WORK REQUEST
For this exercise, repeat the whole listing below exactly. Leave the pictures out.

==== SOURCE DATA ====

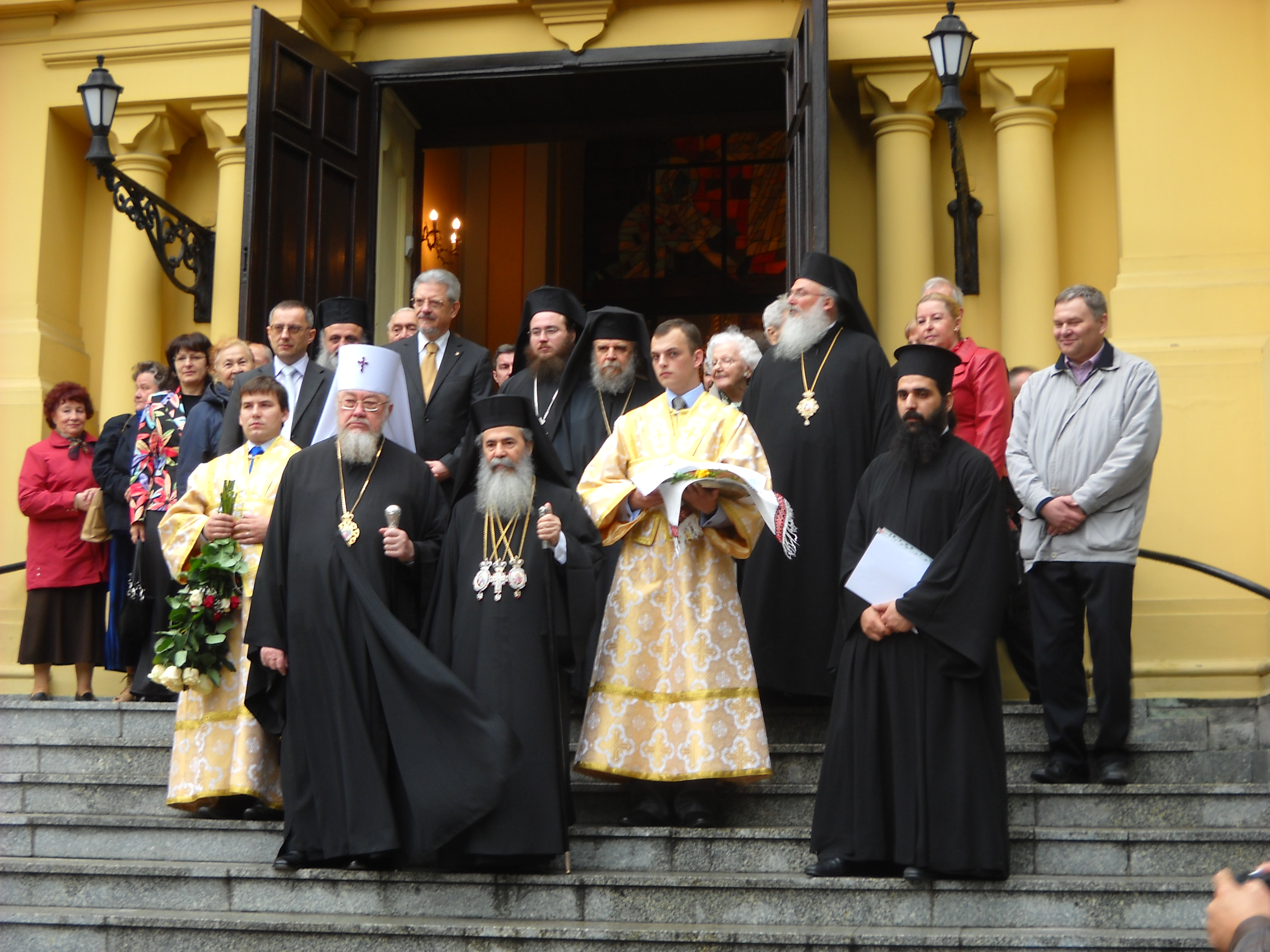 Patriarcha jerozolimski Teofil w Warszawie, czerwiec 2010
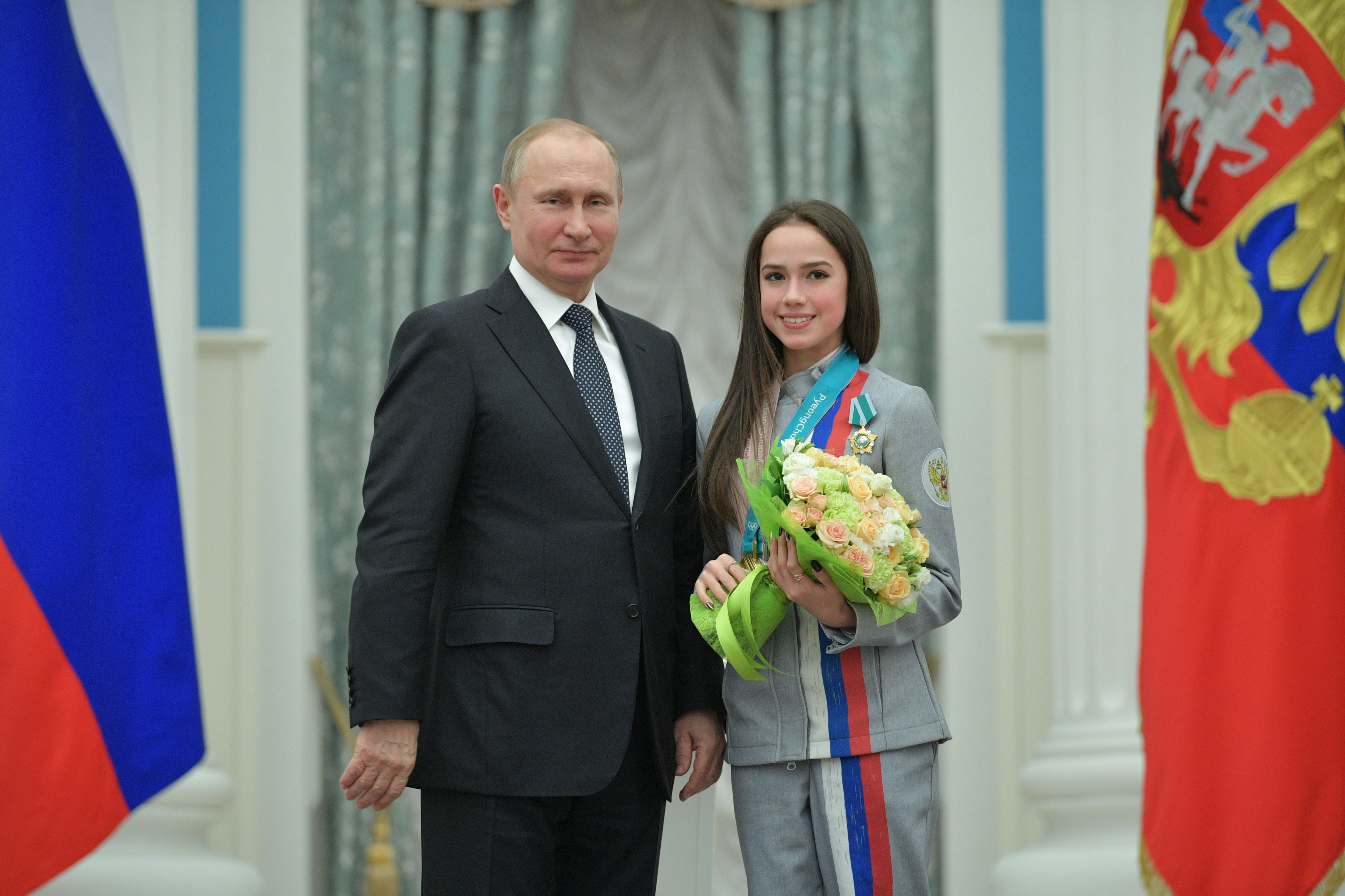 Президент России Владимир Путин с олимпийской чемпионкой по фигурному катанию на коньках Алиной Загитовой.
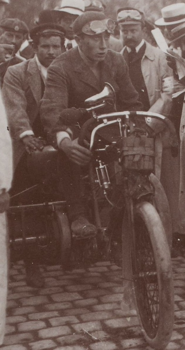 [Collection Jules Beau. Photographie sportive] : T. 27. Année 1904 / Jules Beau : F. 23v. Circuit des Ardennes, Arlon, 24 juillet 1904
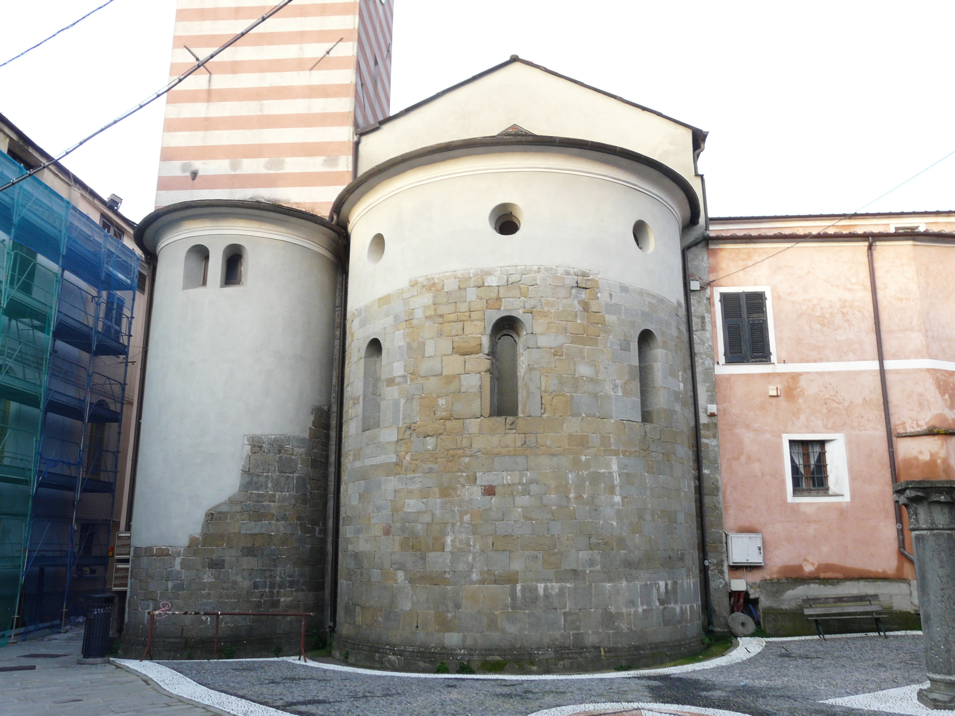 Abside della cattedrale di Brugnato, Liguria, Italia

====

OUTPUT
 Patriarcha jerozolimski Teofil w Warszawie, czerwiec 2010
 Президент России Владимир Путин с олимпийской чемпионкой по фигурному катанию на коньках Алиной Загитовой.
 [Collection Jules Beau. Photographie sportive] : T. 27. Année 1904 / Jules Beau : F. 23v. Circuit des Ardennes, Arlon, 24 juillet 1904
 Abside della cattedrale di Brugnato, Liguria, Italia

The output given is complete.